[Source data — start]

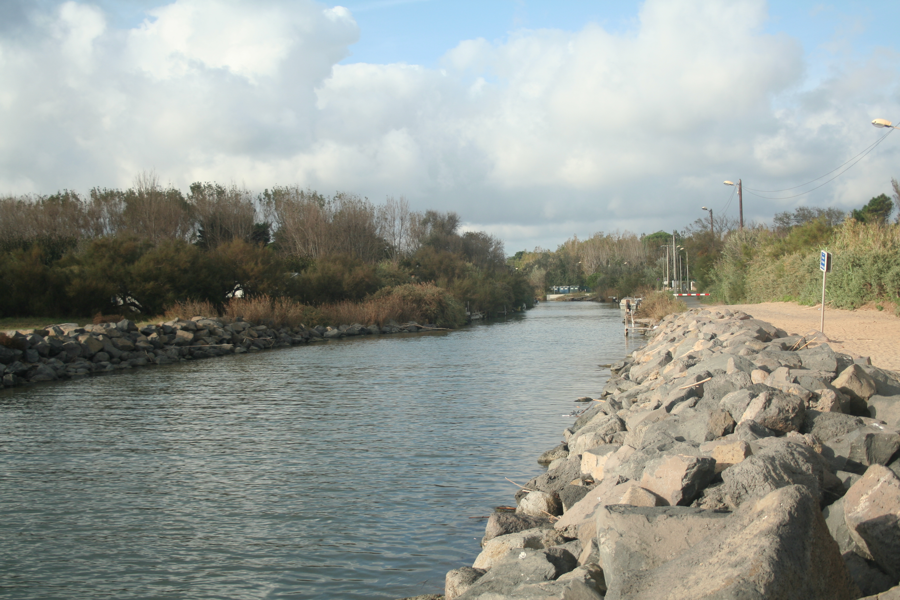 Vias (Hérault, Languedoc-Roussillon, France) - cours du Libron près de son embouchure dans la Méditerranée.
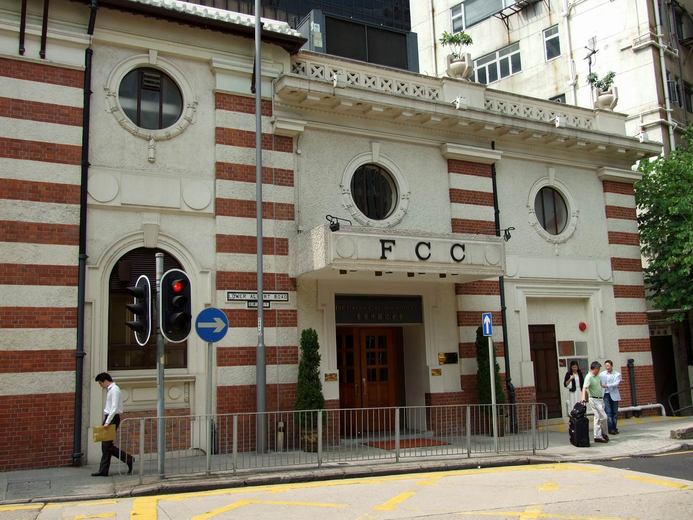 舊牛奶公司倉庫北座(香港外國記者會)
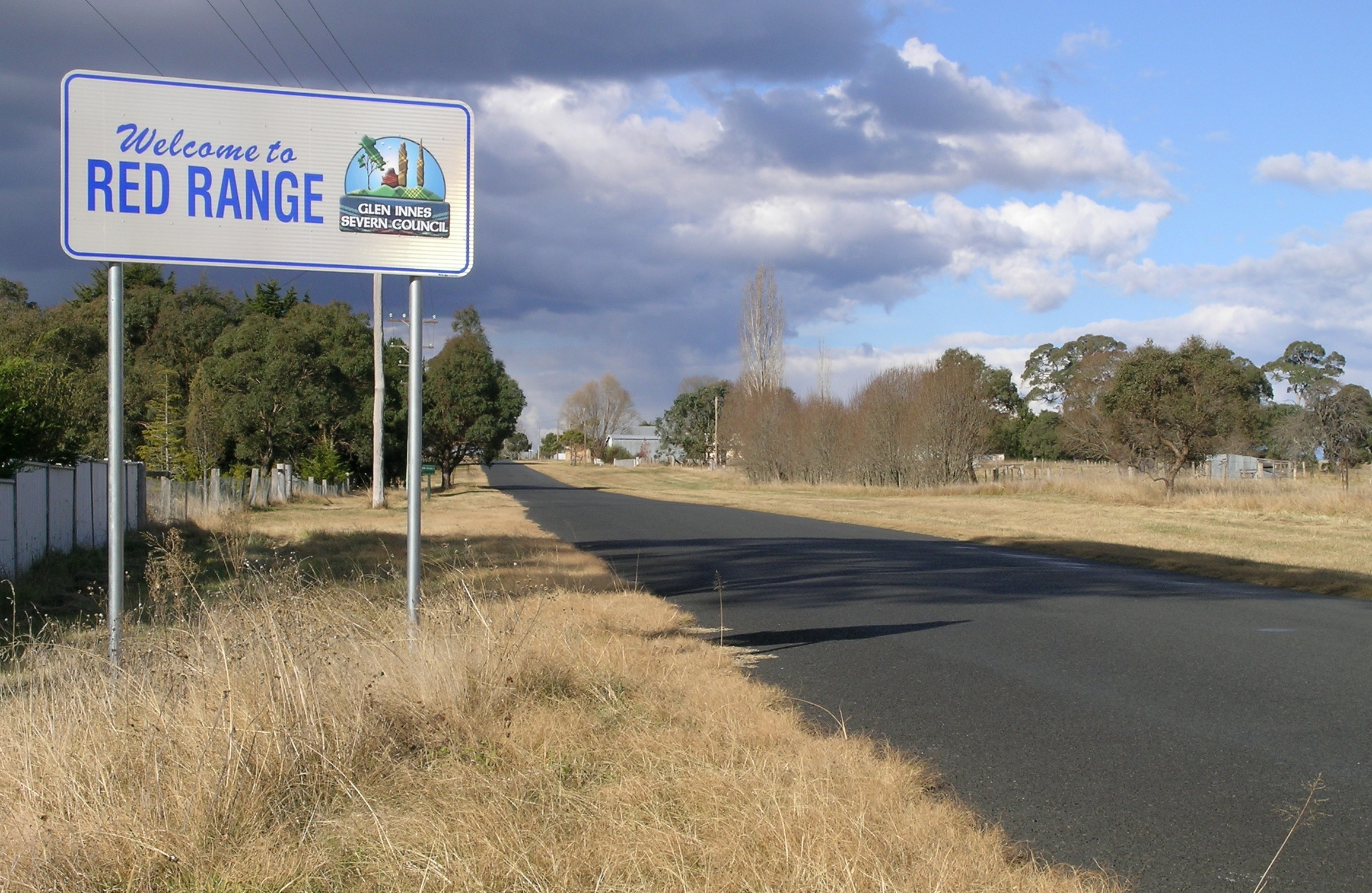 Red Range, NSW
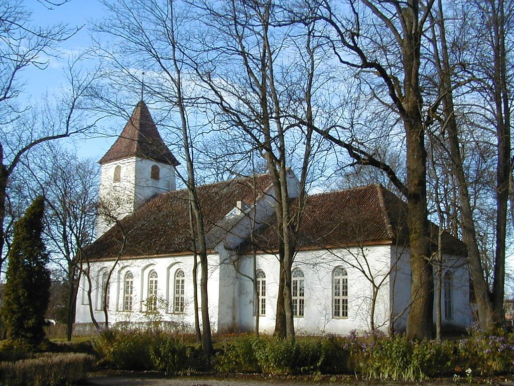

[Source data — finish]

▸ **Exercise description**:
What the answer must hold: all the data above, given again exactly, without pictures.

▸ **Response**:
 Vias (Hérault, Languedoc-Roussillon, France) - cours du Libron près de son embouchure dans la Méditerranée.
 舊牛奶公司倉庫北座(香港外國記者會)
 Red Range, NSW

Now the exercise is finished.